Chinas Industriegewinne sinken im August um 17,8% aufgrund schwachen Wirtschaftswachstums und Einbruchs der Immobilien

Chinas Industriegewinne sinken im August um 17,8% aufgrund schwachen Wirtschaftswachstums und Einbruchs der Immobilien
Srinibas Rout
27. Sept. 2024, 04:05 AM
  • Der starke Rückgang erfolgt nach einer kurzen Erholung im Juli, als die Gewinne im Vergleich zum Vorjahr um 4,1 Prozent stiegen.
  • In den ersten acht Monaten des Jahres 2024 stiegen die Gewinne der großen Industrieunternehmen nur um bescheidene 0,5 Prozent.
  • Diese Verlangsamung hat die Befürchtungen verstärkt, dass China Schwierigkeiten haben könnte, sein BIP-Ziel für das Gesamtjahr zu erreichen.

Die Gewinne der chinesischen Industrie sind im August im Vergleich zum Vorjahr um 17,8 Prozent eingebrochen, was auf wachsende Sorgen über eine Abschwächung der Konjunktur des Landes hinweist.

Der starke Rückgang, den das nationale Statistikamt am Freitag meldete, folgte auf eine kurze Erholung im Juli, als die Gewinne im Vergleich zum Vorjahreszeitraum um 4,1 Prozent zunahmen – das stärkste Wachstum seit fünf Monaten.

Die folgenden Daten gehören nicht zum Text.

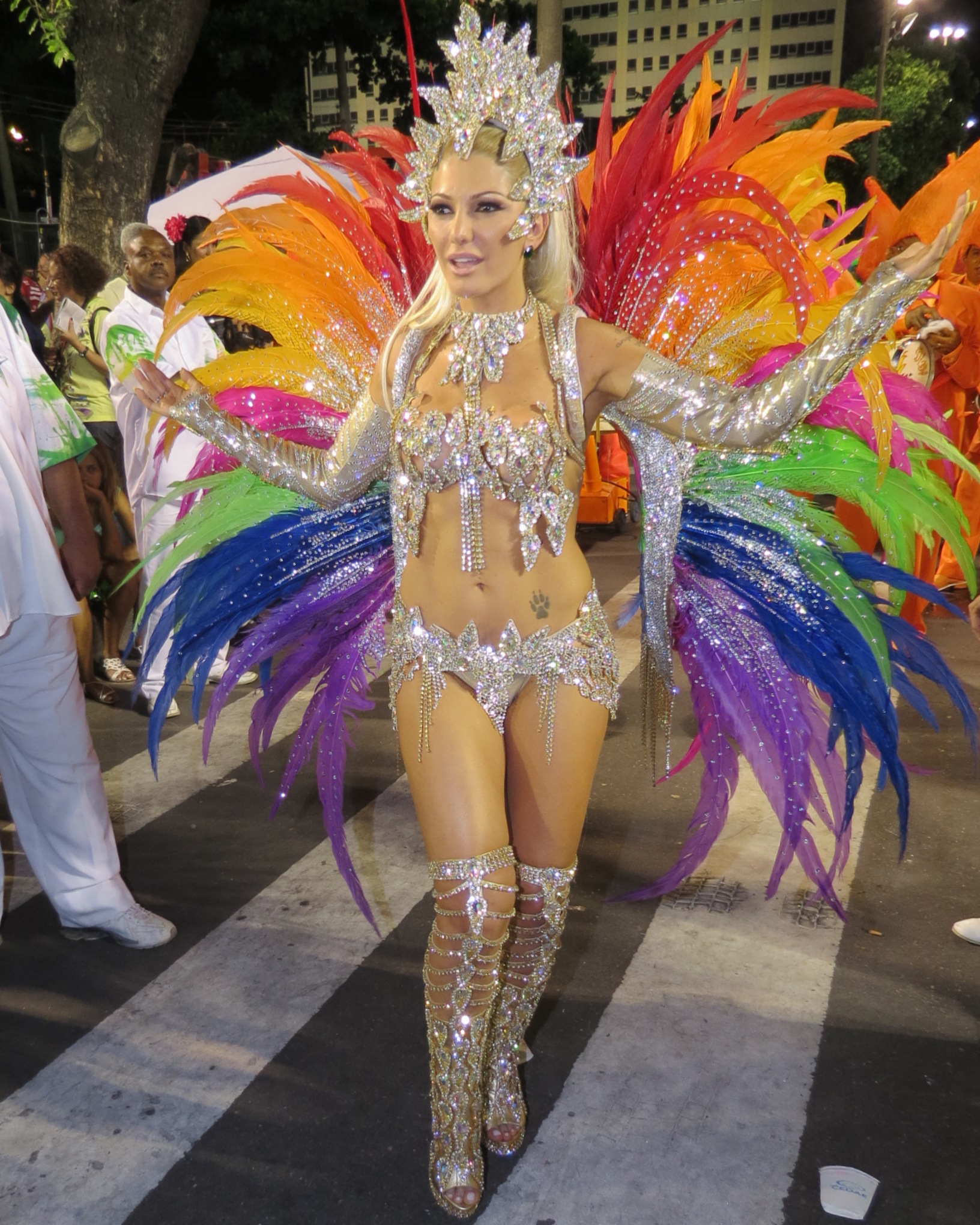 Escola de Samba Mocidade Independente de Padre Miguel Rio Carnaval 2012 05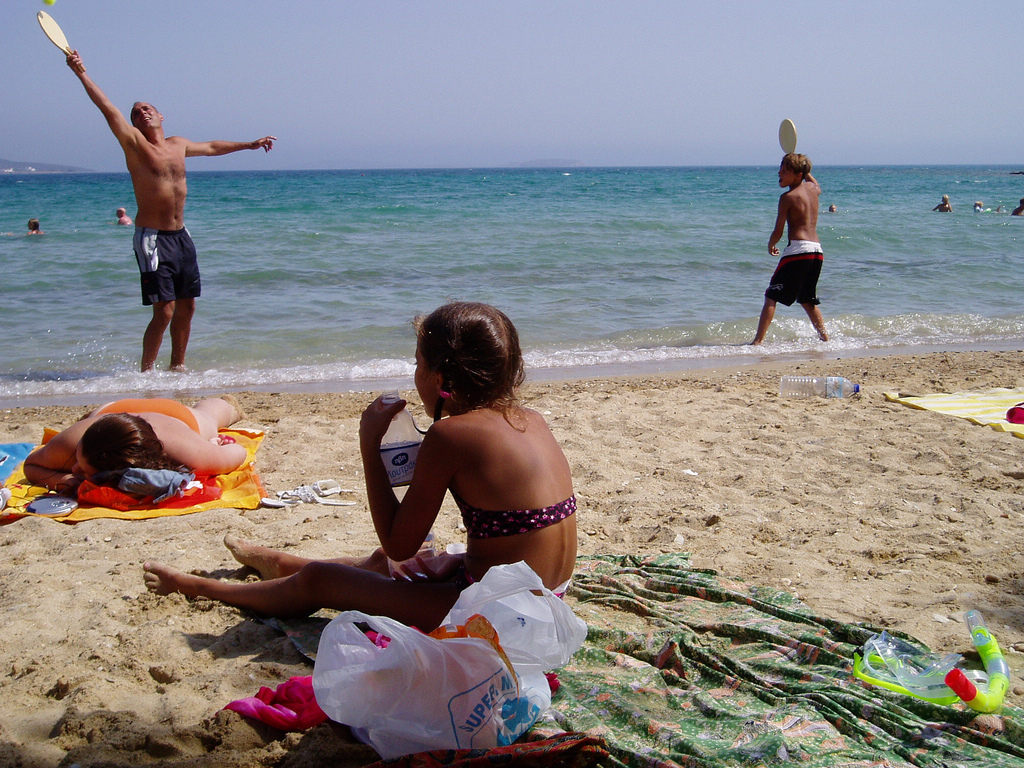 Mats, Jesper and Karin

Dieser Rückgang unterstreicht die erheblichen Probleme, vor denen Chinas Fabriken, Bergwerke und Energieversorger stehen: Eine schwache Binnennachfrage, eine anhaltende Immobilienkrise und steigende Arbeitslosigkeit belasten die zweitgrößte Volkswirtschaft der Welt.

In den ersten acht Monaten des Jahres 2024 stiegen die Gewinne großer Industrieunternehmen um bescheidene 0,5 % und erreichten 4,65 Billionen Yuan (663,47 Milliarden US-Dollar). Dies stellt einen deutlichen Rückgang gegenüber dem Wachstum von 3,6 % in den ersten sieben Monaten des Jahres dar.

Diese Abschwächung hat die Befürchtungen verstärkt, dass China Schwierigkeiten haben könnte, das von Peking zu Beginn dieses Jahres gesetzte BIP-Wachstumsziel von rund 5% für das Gesamtjahr zu erreichen.

Als Reaktion auf die anhaltenden wirtschaftlichen Herausforderungen hat die chinesische Regierung Schritte zur Stärkung des Wachstums unternommen.

Am Donnerstag betonten hochrangige Politiker, darunter Präsident Xi Jinping, die Notwendigkeit, den Abschwung auf dem Immobilienmarkt zu stoppen und die fiskalische und monetäre Unterstützung zu erhöhen.

Die People‘s Bank of China senkte daraufhin den Mindestreservesatz (RRR) – die Höhe des Bargeldbestands, den Banken vorhalten müssen – um 50 Basispunkte.

Darüber hinaus senkte die Zentralbank den 7-Tage-Reverse-Repo-Satz um 20 Basispunkte von 1,7 % auf 1,5 %, um dem Markt Liquidität zuzuführen.

Die neuesten Wirtschaftsdaten zeigen, dass Chinas Industrieaktivität, Einzelhandelsumsätze und städtische Investitionen langsamer wachsen als erwartet.

Die Einzelhandelsumsätze stiegen im August um knapp über 2 %, während die Industrieproduktion im Vergleich zum Vorjahr um 4,5 % zunahm.

Gleichzeitig sanken die Investitionen in Immobilien bis August um 10,2 %, womit sich das gleiche Rückgangstempo wie im Juli fortsetzte.

Auch die städtische Arbeitslosenquote stieg leicht gegenüber dem Vormonat (5,2 %) auf 5,3 %.

Die Kombination aus schwachen Verbraucherausgaben, einem schwächelnden Immobilienmarkt und steigender Arbeitslosigkeit schafft ein schwieriges Umfeld für den chinesischen Industriesektor.

Während Peking seine Bemühungen zur Stabilisierung der Wirtschaft verstärkt, werden Anleger und Analysten in den kommenden Monaten aufmerksam auf Anzeichen einer Erholung oder einer weiteren Verschlechterung achten.